方法:从三项临床试验中确定了携带NTRK基因融合的肉瘤患者(≥18岁)。患者每天两次口服larotrectinib100mg。响应是根据RECISTv1.1的研究者评估的。数据截止日期为2021年7月20日。
结果:在数据截止处,36名TRK融合肉瘤的成人患者开始了larotrectinib治疗:两名(6%)患者患有骨肉瘤,四个(11%)有胃肠道间质瘤,30例(83%)有软组织肉瘤。所有患者均可评估反应,客观反应率为58%(95%置信区间,41-74).无论先前治疗的数量如何,患者对拉罗列替尼反应良好。不良事件(AE)大多为1/2级。15例(42%)患者发生3级治疗紧急AE(TEAE)。没有4级TEAE。报告了两个5级TEAE,两者均未被认为与拉罗列替尼有关.4名(11%)患者因TEAE而永久停止治疗。

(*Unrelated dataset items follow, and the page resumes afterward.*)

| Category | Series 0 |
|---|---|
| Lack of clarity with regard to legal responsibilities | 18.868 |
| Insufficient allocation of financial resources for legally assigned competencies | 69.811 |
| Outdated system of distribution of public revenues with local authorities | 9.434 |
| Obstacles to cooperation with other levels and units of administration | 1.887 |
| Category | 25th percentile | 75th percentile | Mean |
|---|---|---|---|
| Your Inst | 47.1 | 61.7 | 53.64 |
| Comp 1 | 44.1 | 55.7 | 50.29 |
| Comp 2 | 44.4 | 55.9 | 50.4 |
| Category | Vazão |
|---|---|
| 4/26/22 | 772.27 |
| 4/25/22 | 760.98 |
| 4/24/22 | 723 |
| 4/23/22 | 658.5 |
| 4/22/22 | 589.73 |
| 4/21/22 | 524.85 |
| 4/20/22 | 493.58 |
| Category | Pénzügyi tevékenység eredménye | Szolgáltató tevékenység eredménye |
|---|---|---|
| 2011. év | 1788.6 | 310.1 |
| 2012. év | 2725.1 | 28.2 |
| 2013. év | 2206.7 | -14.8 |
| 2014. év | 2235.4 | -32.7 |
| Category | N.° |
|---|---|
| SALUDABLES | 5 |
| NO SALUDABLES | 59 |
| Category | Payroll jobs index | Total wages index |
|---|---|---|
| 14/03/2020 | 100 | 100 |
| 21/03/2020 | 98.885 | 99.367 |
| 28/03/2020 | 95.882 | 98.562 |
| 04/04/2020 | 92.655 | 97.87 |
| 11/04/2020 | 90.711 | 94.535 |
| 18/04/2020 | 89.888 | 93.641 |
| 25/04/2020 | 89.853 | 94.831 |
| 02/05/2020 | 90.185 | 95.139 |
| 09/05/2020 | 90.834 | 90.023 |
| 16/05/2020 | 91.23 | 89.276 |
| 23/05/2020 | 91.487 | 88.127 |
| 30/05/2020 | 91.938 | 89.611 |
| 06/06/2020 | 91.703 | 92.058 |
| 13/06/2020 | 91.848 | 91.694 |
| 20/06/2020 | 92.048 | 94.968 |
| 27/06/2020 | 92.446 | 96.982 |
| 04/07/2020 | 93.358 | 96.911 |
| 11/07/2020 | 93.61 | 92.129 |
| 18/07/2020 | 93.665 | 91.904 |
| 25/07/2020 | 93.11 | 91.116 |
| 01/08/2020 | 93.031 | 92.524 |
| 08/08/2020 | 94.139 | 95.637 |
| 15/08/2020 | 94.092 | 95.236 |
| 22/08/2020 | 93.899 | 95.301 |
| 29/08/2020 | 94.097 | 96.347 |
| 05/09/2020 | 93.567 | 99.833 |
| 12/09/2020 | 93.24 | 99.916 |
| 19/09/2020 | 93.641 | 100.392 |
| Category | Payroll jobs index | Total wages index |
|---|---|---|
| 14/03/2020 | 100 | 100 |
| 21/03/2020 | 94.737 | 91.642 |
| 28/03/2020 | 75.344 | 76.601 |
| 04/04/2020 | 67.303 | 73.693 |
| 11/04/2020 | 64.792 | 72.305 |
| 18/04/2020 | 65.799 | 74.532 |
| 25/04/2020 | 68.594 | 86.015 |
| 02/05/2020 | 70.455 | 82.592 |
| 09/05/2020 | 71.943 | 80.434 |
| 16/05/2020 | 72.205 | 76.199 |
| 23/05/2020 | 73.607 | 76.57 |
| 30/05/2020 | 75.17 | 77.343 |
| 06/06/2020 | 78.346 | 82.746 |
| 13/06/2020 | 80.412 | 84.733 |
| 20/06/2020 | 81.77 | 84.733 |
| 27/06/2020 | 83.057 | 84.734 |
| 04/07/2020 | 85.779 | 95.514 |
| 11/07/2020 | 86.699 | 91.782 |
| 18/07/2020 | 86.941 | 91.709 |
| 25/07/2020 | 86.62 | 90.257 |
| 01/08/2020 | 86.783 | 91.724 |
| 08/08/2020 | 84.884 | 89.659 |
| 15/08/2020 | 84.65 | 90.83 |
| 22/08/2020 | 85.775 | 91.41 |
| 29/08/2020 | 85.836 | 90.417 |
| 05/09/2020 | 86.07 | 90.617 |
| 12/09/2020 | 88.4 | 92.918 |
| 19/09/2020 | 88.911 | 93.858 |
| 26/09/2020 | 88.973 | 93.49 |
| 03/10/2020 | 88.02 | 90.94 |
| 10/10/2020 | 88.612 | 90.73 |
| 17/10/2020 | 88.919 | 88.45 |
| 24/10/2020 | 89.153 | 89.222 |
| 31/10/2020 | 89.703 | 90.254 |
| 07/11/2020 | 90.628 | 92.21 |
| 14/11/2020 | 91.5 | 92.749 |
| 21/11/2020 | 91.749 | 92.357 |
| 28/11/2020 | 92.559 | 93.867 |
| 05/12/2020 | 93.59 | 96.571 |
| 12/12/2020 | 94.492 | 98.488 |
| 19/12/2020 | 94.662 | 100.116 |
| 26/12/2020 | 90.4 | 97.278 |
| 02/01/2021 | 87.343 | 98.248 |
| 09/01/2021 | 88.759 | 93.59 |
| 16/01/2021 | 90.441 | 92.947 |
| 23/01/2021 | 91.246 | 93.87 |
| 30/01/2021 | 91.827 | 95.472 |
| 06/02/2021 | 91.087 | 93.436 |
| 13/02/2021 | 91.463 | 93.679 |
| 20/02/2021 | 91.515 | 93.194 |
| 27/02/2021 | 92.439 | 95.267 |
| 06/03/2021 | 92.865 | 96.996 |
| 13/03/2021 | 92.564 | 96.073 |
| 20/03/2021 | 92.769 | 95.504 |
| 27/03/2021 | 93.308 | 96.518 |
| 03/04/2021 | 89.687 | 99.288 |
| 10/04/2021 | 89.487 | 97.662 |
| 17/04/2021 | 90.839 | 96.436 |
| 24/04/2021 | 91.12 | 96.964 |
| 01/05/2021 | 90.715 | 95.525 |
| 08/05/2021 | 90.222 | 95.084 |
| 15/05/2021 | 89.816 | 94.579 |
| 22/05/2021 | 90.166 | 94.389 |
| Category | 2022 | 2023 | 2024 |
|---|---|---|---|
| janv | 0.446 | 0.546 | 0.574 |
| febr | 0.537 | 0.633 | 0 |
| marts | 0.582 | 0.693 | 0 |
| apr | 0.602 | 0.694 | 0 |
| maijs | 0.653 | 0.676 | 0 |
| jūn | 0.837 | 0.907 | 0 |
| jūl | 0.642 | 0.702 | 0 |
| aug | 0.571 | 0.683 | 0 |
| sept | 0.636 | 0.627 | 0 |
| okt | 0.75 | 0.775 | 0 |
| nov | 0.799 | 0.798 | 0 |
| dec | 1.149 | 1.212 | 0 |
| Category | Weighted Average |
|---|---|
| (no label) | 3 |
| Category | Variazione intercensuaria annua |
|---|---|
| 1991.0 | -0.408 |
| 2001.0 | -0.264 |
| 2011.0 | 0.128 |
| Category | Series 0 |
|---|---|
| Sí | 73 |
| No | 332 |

结论:拉罗替尼表现出稳健和持久的反应,延长生存获益,并且在随访时间较长的TRK融合肉瘤成年患者中具有良好的安全性。这些结果继续表明,NTRK基因融合的测试应纳入患有各种类型肉瘤的成年患者的临床治疗中。
结论:原肌球蛋白受体激酶(TRK)融合蛋白是由涉及NTRK基因的易位引起的,并在一系列肿瘤类型中引起癌症。Larotrectinib是一种特异性靶向TRK融合蛋白的药物,被批准用于治疗TRK融合癌患者。这项研究观察了larotrectinib在TRK融合蛋白引起的肉瘤成年患者中的作用。超过一半的患者对larotrectinib有持久的反应,没有意想不到的副作用。这些结果表明,拉罗替尼对TRK融合肉瘤的成年患者是安全有效的。